Top 10 Faith and Work Quotes the Week

  • You will not have a meaningful life without work, but you will lose yourself if you say work is the meaning of your life. Tim Keller 
  • The fear of the Lord is the only fear that imparts strength. This is an especially vital truth for any who are called to some form of leadership, for the strength this fear gives is—uniquely—a humble strength. Those who fear God are simultaneously humbled and strengthened before his beauty and magnificence. Michael Reeves
  • The quality of our work will speak loudly so our coworkers an hear our words of life. We are sowing seeds when we do our jobs well, which may lead to opportunities to share the gospel. Russ Gehrlein
  • No task will be so sordid and base, provided you obey your calling in it, that it will not shine and be reckoned very precious in God’s sight. John Calvin
  • Servant leadership means putting others before yourself. Dee Ann Turner
  • Mission includes our secular vocations, not just church ministry. Tim Keller
  • As Christ-followers, we are compelled to pursue excellence in each of our callings in life. Jordan Raynor
  • A sense of calling should precede a choice of job and career, and the main way to discover calling is along the line of what we are each created and gifted to be. Instead of, “You are what you do,” calling says: “Do what you are.” Os Guinness
  • When God comes into the world he comes not as a philosopher or general, but as a carpenter. Tim Keller

FAITH AND WORK BOOK REVIEW:

Our Secular Vocation: Rethinking the Church’s Calling to the Marketplace by J. Daryl Charles. B&H Academic. 336 pages. 2023
****

Despite its somewhat confusing title (it comes from Dorothy Sayers’ classic essay “Why Work?”), this is an excellent book about the Christian’s vocation, and one that I would commend to you. The author tells us that the church is largely silent about work, vocation, or the marketplace to which 99 percent of those in the body of Christ are called.  The marketplace is the chief setting in which Christians impact society. It is there that, day in and day out and generation after generation, Christian influence will produce its greatest effect. But Charles tells us, tragically, most pastors and Christian leaders remain ill-equipped to offer counsel on matters of work. He wonders how anyone can take Christianity seriously, particularly in a post-Christian era, if the church has little vision for that domain in which all people—not just Christians—spend so much of their time?
The book represents an attempt at synthesizing the theological and the hermeneutical, the historical and the contemporary, the ethical and the pastoral, and is organized as follows:
Chapters 2 and 3 are of a theological nature.
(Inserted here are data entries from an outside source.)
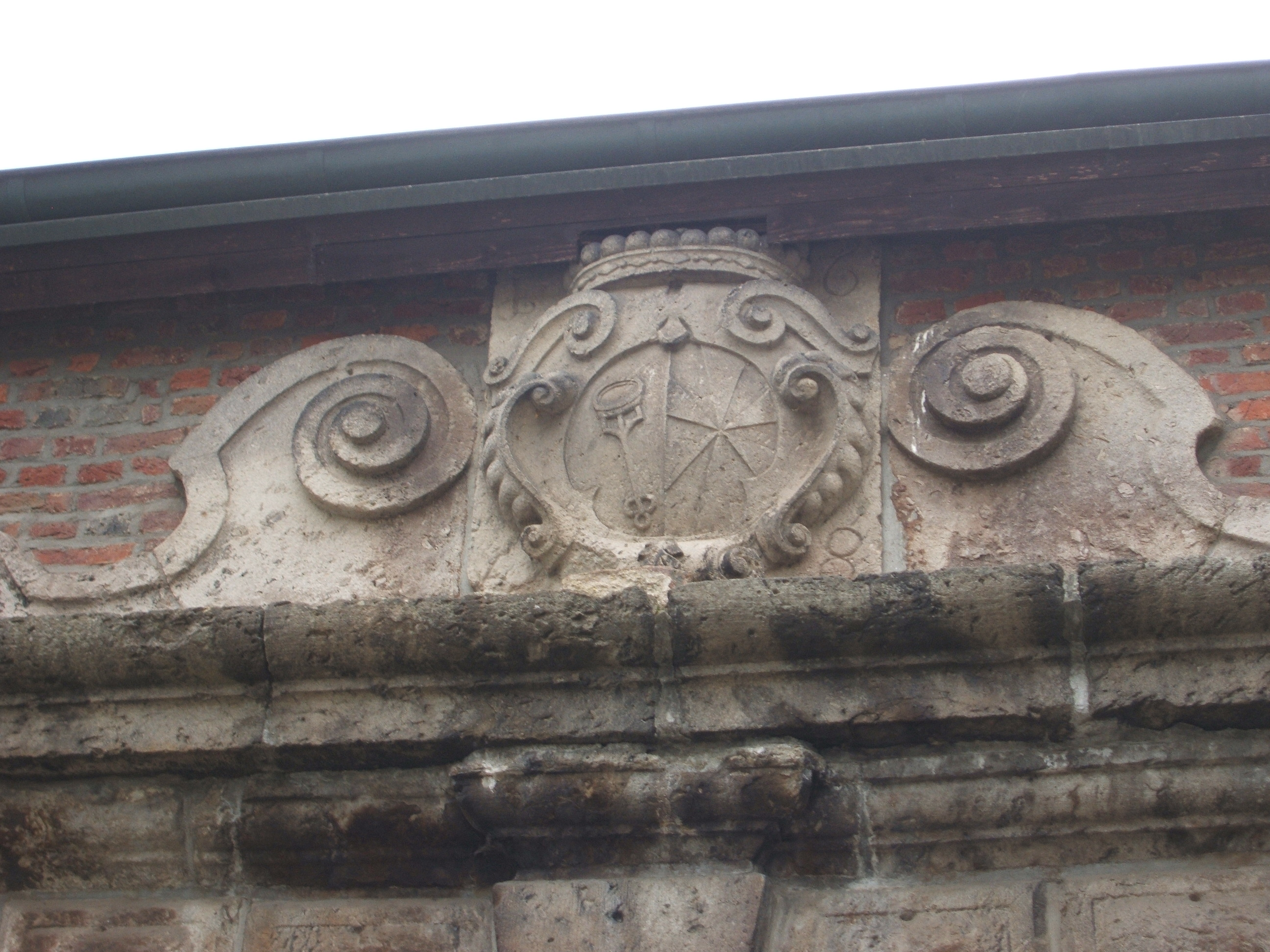 Coat of Arms at portal of Groß-Winkelhausen
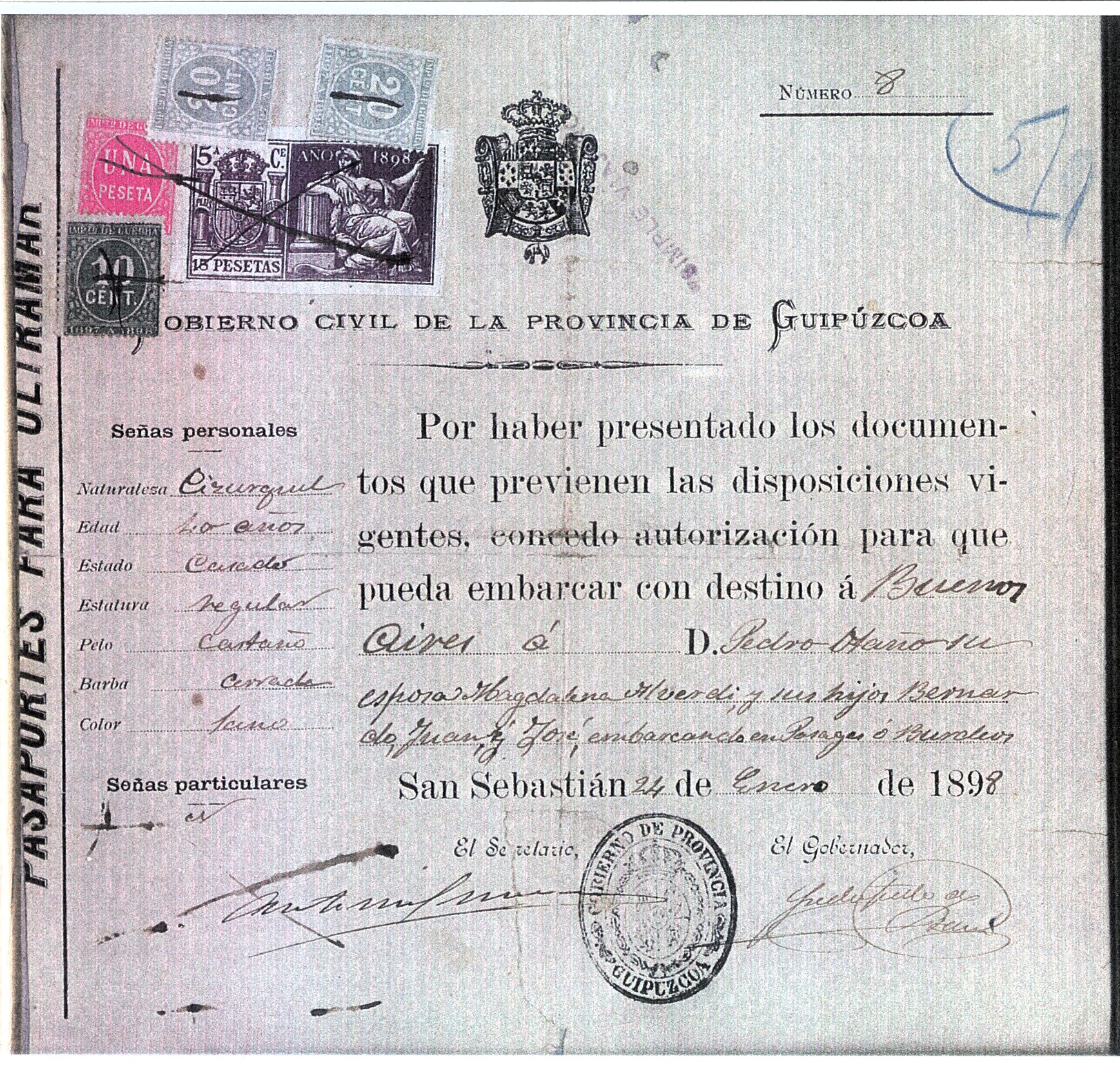 Gobierno Zibilak Otaño eta bere familiari Argentinara joateko emandako baimena (1898). Familiak emandako dokumentua.
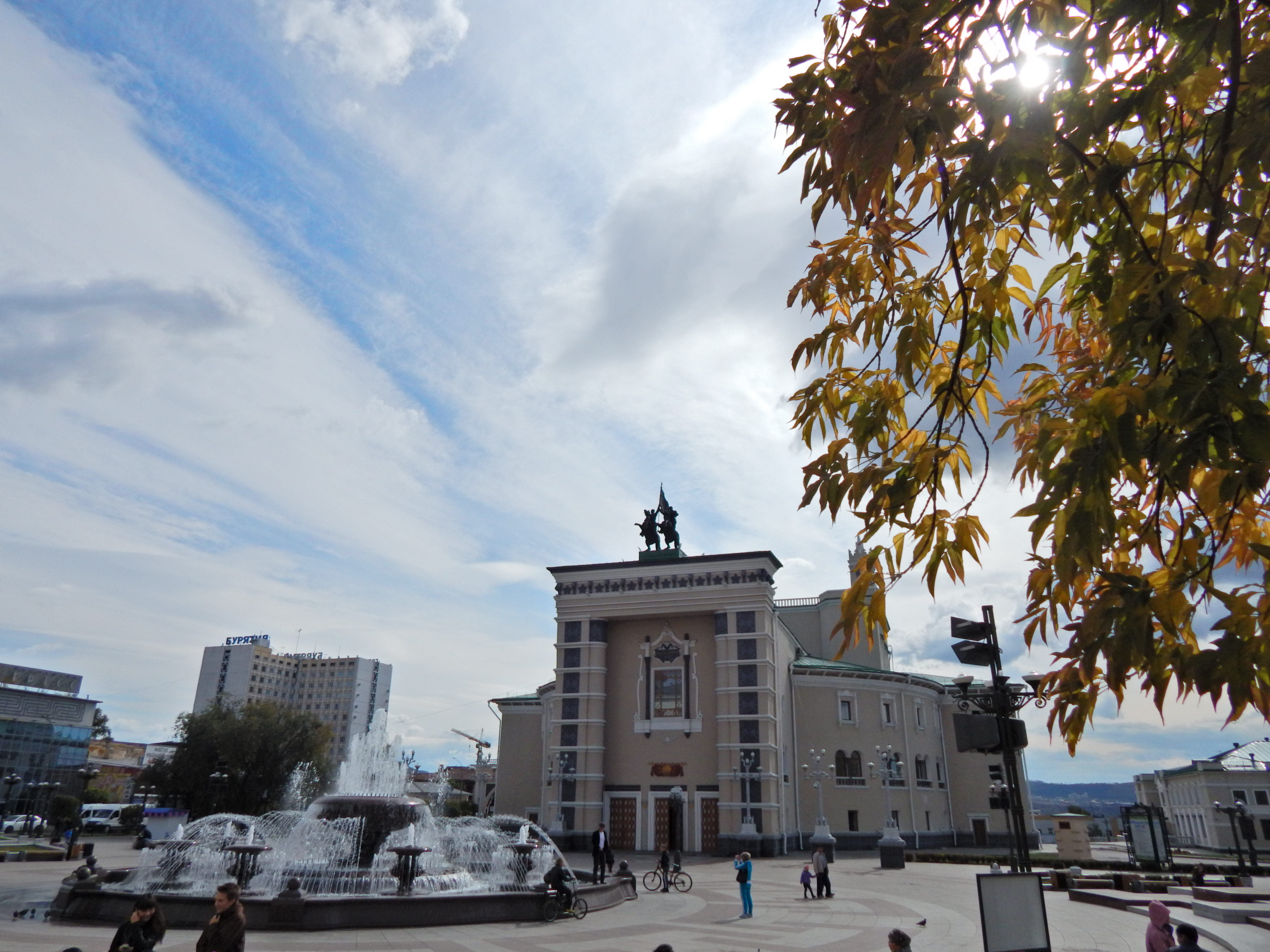 Бурятский театр оперы и балета (Республика Бурятия, Улан-Удэ, улица Ленина, 51)

They examine the roots of our social and ecclesiastical predicament with a view to then probe its theological underpinnings.
Chapter 4 looks back in history to the early sixteenth century in an attempt to appreciate a significant breakthrough in terms of the church’s understanding of work, vocation, and the marketplace.
Chapters 5 and 6 go together insofar as they illuminate perspectives on work in the Wisdom literature of Ecclesiastes and establish a link between our work and our callings (our vocations).
Chapters 7 and 8 include reflections on the church’s presence in society, and questions of discernment and guidance with respect to vocation.
This thoroughly researched and well-written volume covers a number of subjects including rewards, retirement, education, poverty, calling, divine providence, doctrine of creation, the need for a serious theology of work, wisdom literature, Martin Luther, the book of Ecclesiastes, the false dichotomy of the sacred-versus-secular mindset, discernment, the priesthood of all believers, and the common good.
Below are some of my favorite quotes from the book:

  • Our work, embedded in the context of our individual callings, is nothing less than worship.
  • Since work is participation or cooperation in God’s purposes and activity in the created order, it has an intrinsic ethical value of its own.
  • To work is to reflect God’s nature, his very likeness.
  • Our mission is the marketplace.
  • The tragic reality is that few people see their daily work as connected to the purposes of God and as a means by which to flourish.
  • All legitimate work is an extension and expression of God’s work.
  • Work is a gift, instituted at creation. As a gift, it conveys a sense of dignity, value, and fulfillment.
  • In our cultural context, retirement is almost universally viewed as a release from work. However, this perspective lacks any biblical warrant. Scripture nowhere releases human beings from their labors and service to others as long as they can breathe.
  • Scripture promises that our endeavors, however long we live and regardless of whether we are paid, have enduring value.
  • Jobs may (and usually will) change, but one’s underlying calling does not, since it is given by God and transcends a job, an occupation, or a particular season of life.
  • Work is a heavenly vocation and divine gift to be received with gratitude.
  • The teaching of Ecclesiastes is that work is a satisfying gift coming from the hand of God.
  • God equips us with specific giftings and abilities and plants within each of us unique burdens for the purpose of serving him and serving others.
  • We do not get to select but instead receive our vocations from God.
  • We discover our vocations through a progressive and gradual process, which entails the various seasons of our lives.
  • Vocation, then, is properly understood as a way of life and not merely a job, occupation, or even a “career.”
  • Every believer, then, has a particular calling—a vocation—even when he or she may not have a clear sense of it, or even a clearly defined career or occupation. This means that even should my work, my job, or my career come to an end, my calling (my vocatio), which is all-encompassing and broader, does not.
  • Vocation entails the basic awareness that, based on the image of God within us, we are created for work, which can be a form of worship.
  • Vocation entails a willingness to serve others and thereby serve the common good.
  • Every endeavor, every labor, every task has meaning and purpose when done to honor God and serve the neighbor.
  • Vocation and our calling in Christ determine a person’s identity, not what we do or achieve.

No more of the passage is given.